就在这时,陈恒易的命令如同惊雷般在他脑海中炸响:“木水火土四鬼听令……寻一宝地统筹搭建北极驱邪酆都道坛……高举一旗,颐和太平。”
水鬼眼中精光一闪,嘴角的假笑瞬间变得狰狞。
他猛地一拍桌子,震得桌上的茶杯都跳了起来。
“筹备粮草?”水鬼冷笑一声,“我看你们是活腻歪了!”
钦差大臣被他这突如其来的举动吓了一跳,色厉内荏地喝道:“大胆!你竟敢违抗圣旨?!”
“圣旨?”水鬼嗤笑一声,“什么狗屁圣旨!我只听我家老板的命令!”
老板?
钦差大臣完全怔住了。他仿佛听到了什么难以置信的话语。
对面是谁?对面这可是两江总督,一品大臣!
在他的头顶,除了京城圣上之外,可就没有其他人了。
但此刻,这位万人之上的两江总督却说出“听老板的命令”。
这让他的世界观在这一刻都仿佛崩塌了。
而水鬼却不想理会钦差大臣在想什么。此刻他只知道,既然老板发出命令了,那么自己就要响应。
忽然,他目光一扫,看到一旁悬挂在墙上的宝剑。
水鬼没有迟疑,直接抽出宝剑,顺势就将这钦差大臣的狗头砍落下来。
钦差大臣:啊吾命休矣!”
水鬼提着狗头,迈步而出,直奔军营而去。
“来人!”水鬼高声喊道,“传我命令,即刻起义,响应太平军北伐!”
随着水鬼号令一出,那营中兵卒顿时就响应起来。
在之前,水鬼便已经做好了准备,至于那些顽固分子,自然也早早的被砍头当花肥了。
.......
到了第二天,陈恒易所期望的道坛也已修建完成
也如永安城一般,这道坛建成之日,周围也都围满了百姓,但因人手规模缘故,终究还是没有永安城的人多。
陈恒易也如同在永安城那边一般,在众目睽睽之下,登上道坛。
随之启用,霎时间风云变幻,又是一场霖雨甘霖,让无数百姓欢呼雀跃,纷纷嚷嚷着要上香祭拜。
也幸亏是计春华等人拦着,否则单靠陈恒易一人,也都难以阻拦这些狂热的百姓。
但陈恒易也没有让这些百姓的期盼落空。
其实在永安城那边也有一样的事情发生,而解决办法也很简单,只需在道坛不远处布下一个香炉,供百姓焚香祭拜即可。

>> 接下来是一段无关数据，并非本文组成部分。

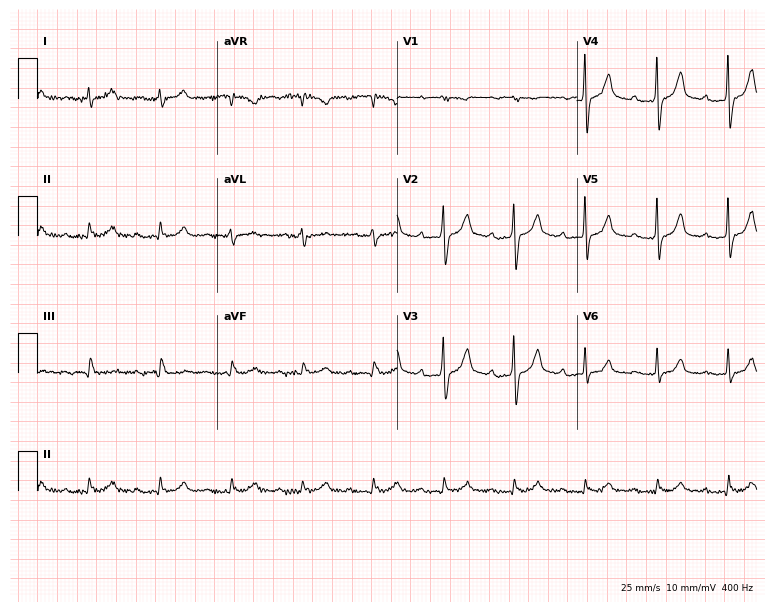
Electrocardiogram (7.3-second recording at 400 Hz), a male, 80 years old. Interpretation includes first-degree AV block.
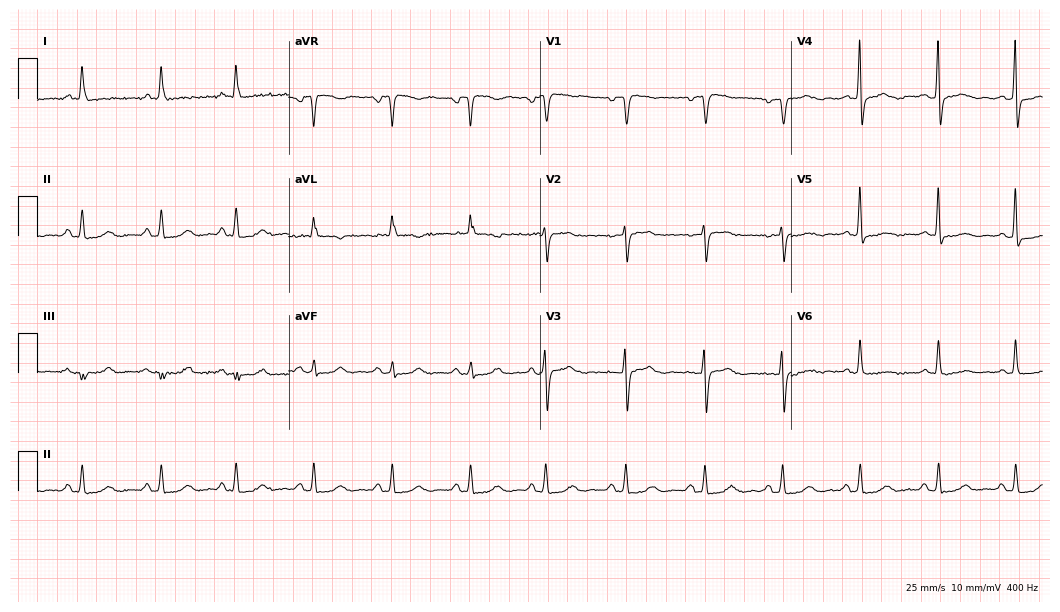
12-lead ECG from a 61-year-old woman (10.2-second recording at 400 Hz). No first-degree AV block, right bundle branch block (RBBB), left bundle branch block (LBBB), sinus bradycardia, atrial fibrillation (AF) or sinus tachycardia recorded for this tracing.

陈恒易返回计春华所在道馆,刚进入,那计春华便心痒痒地询问道:“陈师,这……我虽知道道坛之事乃是重中之重,但具体,这道坛对我等大业来说是有何效用?”
陈恒易也不卖关子,便道,“在这道坛十里之内,任何人行任何事,皆会受到那漫天神佛注视,而同时,若有妖魔擅闯,那自然也会被神道镇压。”
同时最重要的还是,作为一个锚点,为之后的事情做准备。
陈恒易实际上也是实用主义,便坦言:“只要有道坛所在,就十分适合用来当做根据地。”
计春华眼中闪过迷雾,随后又问:“那陈师对我等可有什么安排?”
陈恒易反问:“你想做什么?”
计春华挺直了胸膛:“那自然是杀青妖、斩妖魔,共建太平盛世。”
陈恒易看着计春华眼中燃烧的战意,嘴角勾起一抹笑容。
他转身回望道观门户之外的三合镇,以及那络绎不绝想要祭拜道坛的队伍:“你的心意我已明白,但眼下你有更重要的事情去做。”
计春华肃然起敬:“陈师请吩咐。”
陈恒易缓缓道:“眼下,太平军之火燎原,但光凭刀枪不够,我需要你带着弟子前往各地宣讲太平教义,让更多人明白‘太平’二字究竟是什么意思,而不是空喊口号。”
“你们要到基层中去,他日若是太平军建国,我不会允许像是清廷一样的情况发生,所以你们要宣讲这一切。”
其实太平军内部也有类似传播教义的人,但那些人大多只是健谈之人,对于太平的理解根本不到位,那么经过他们宣讲出去的意思,自然也就差了许多。
陈恒易需要的是,像是后世的政委一样的存在。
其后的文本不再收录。